La mention finale d’un texte emprunté à David Rousset vient valider pleinement le recours à l’imagerie sportive dont les camps figurent cyniquement la parodie : « La structure des camps de répression est commandée par deux orientations fondamentales : pas de travail, du « sport », une dérision de nourriture. » (L’Univers concentrationnaire). Et l’on pourrait de ce fait détailler à l’envi la chronique de W à partir de ce seul parti-pris métaphorique, assimilant institution sportive et État totalitaire, ainsi par exemple l’incipit du chapitre XXII constate que « Les lois du Sport sont des lois dures et la vie W les aggrave encore. » (147, ibid.). De même la référence à Leni Riefenstahl se veut explicite lorsqu’il est précisé que les dirigeants de W « aiment que leurs vainqueurs soient les Dieux du Stade. » (161, ibid.). En fait, « L’ Athlète W n’a guère de pouvoirs sur sa vie. » (incipit du chapitre XXXVI) ; la confiscation de toute marque d’identité ou de singularité demeure ainsi garante d’une déshumanisation programmée.

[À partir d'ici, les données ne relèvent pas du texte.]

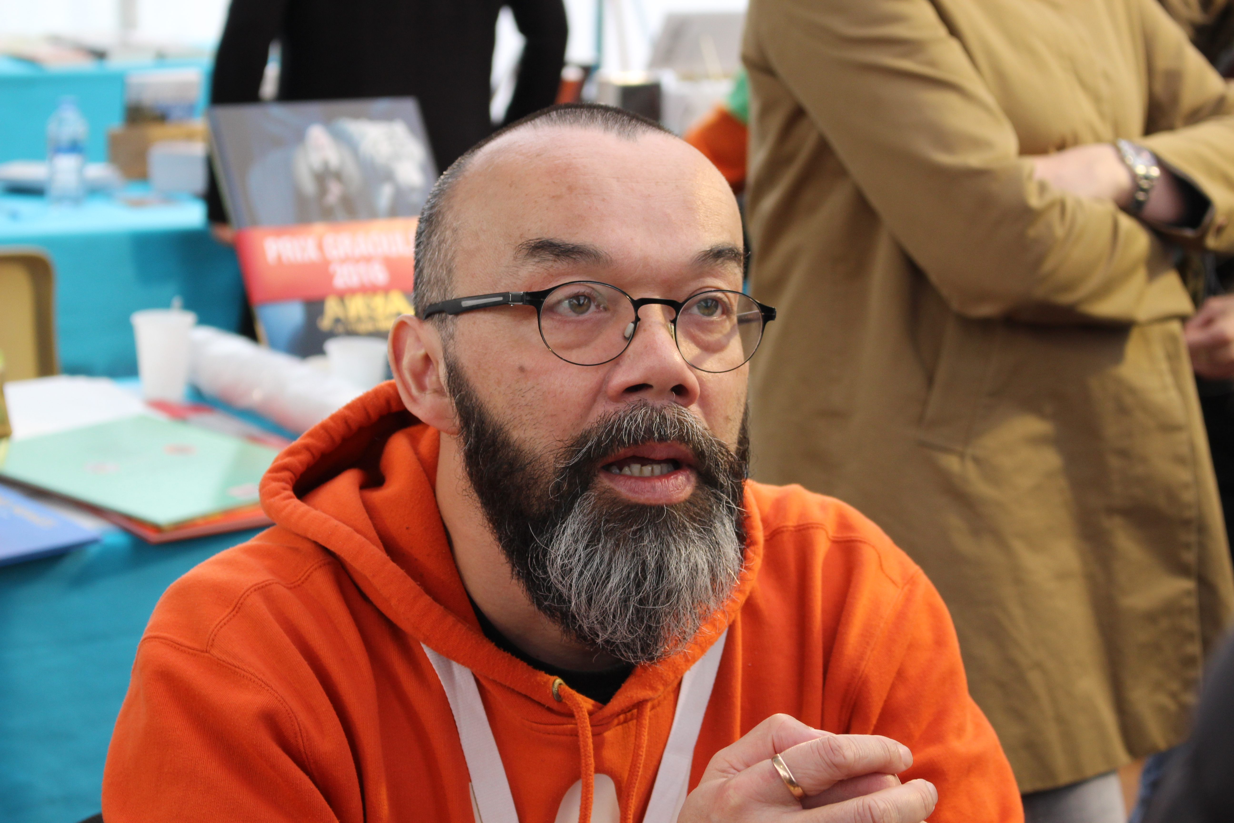 Tai Marc Le Thanh au Festival Le Livre à Metz, le 24 avril 2016.
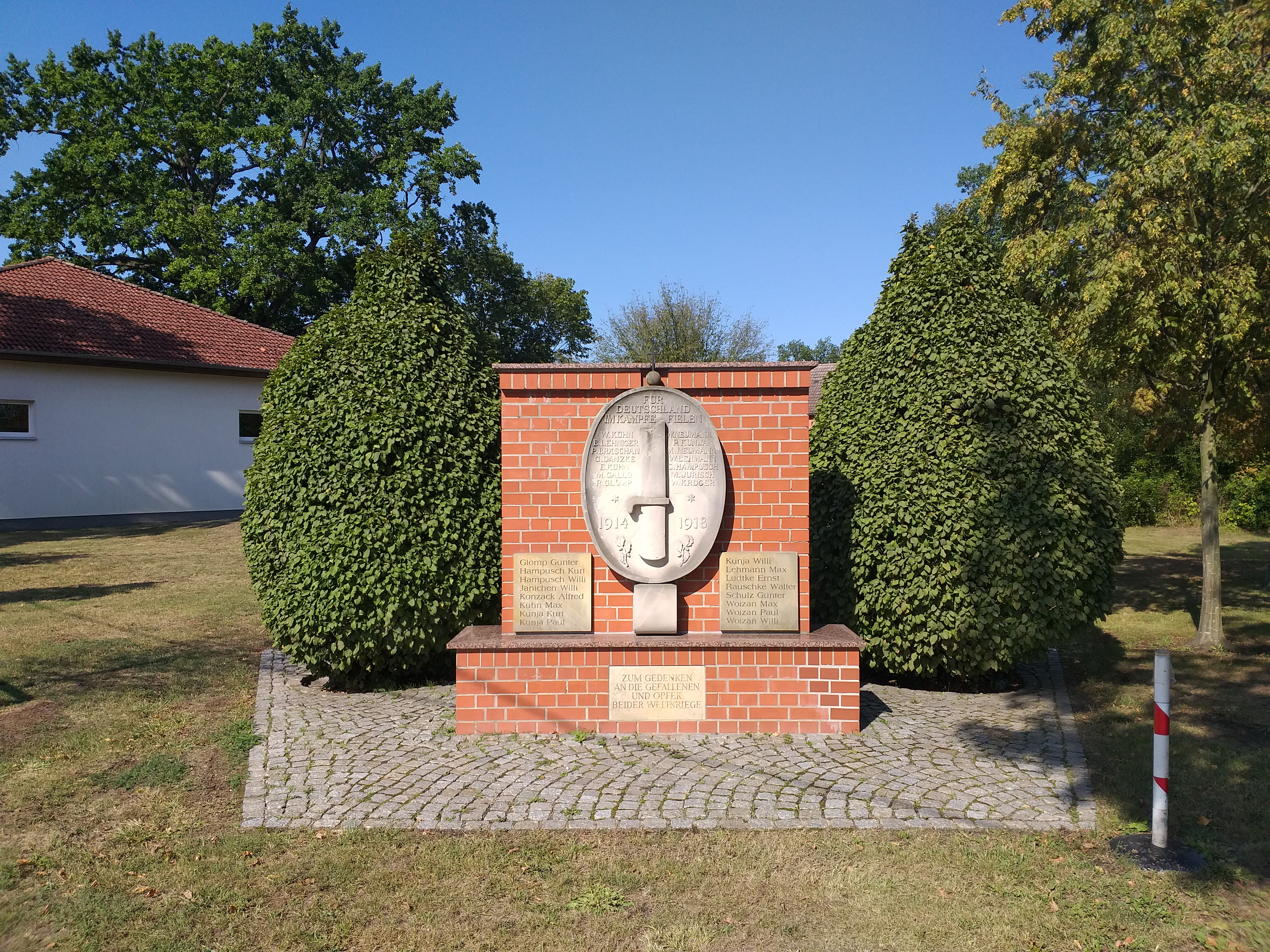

III/ Rester caché / être découvert : le Fort-Da du petit Ernst

La dépossession des victimes, tant à W que dans les camps, peut frapper d’impuissance celui qui cherche à les tirer de l’anonymat, du néant ou de l’oubli, d’autant qu’en orphelin attelé à cette tâche l’enfant, puis l’adulte que devient G. Perec est inextricablement confronté au vertige d’un silence longtemps cru insurmontable : « … je ne retrouverai jamais , dans mon ressassement même, que l’ultime reflet d’une parole absente à l’écriture, le scandale de leur silence et de mon silence. » (63, ibid.). Dans la dureté des mots se joue l’expérience d’un double naufrage, à la fois personnel et littéraire : sans doute l’écrivain a-t-il tenté, dans la figure proliférante de W, d’élaborer le biais, non pas des impossibles réparations, mais plutôt la voie oblique dont P. Lejeune a exploré le cours : c’est que dans la globalité désormais solidaire de W, G. Perec s’est essayé à reconstruire l’unité d’un moi que ne hante plus le dilemme de l’enfant « qui ne sait pas ce qu’il craint ou désire le plus : rester caché, être découvert. » (18, ibid.). De cette ambivalence se nourrissait déjà le fort-da freudien du petit Ernst, petit-fils de Freud dont le comportement ludique est analysé dans « Au-delà du principe de réalité » : d’une bobine reliée à un fil le jeune enfant jouit de la disparition a priori frustrante d’objets qu’il dissémine au loin (fort, c’est parti…) mais qu’il sait pouvoir rattraper à volonté (da, ça reste là , tout près/prêt…). W ou le fil qui (vous) embobine …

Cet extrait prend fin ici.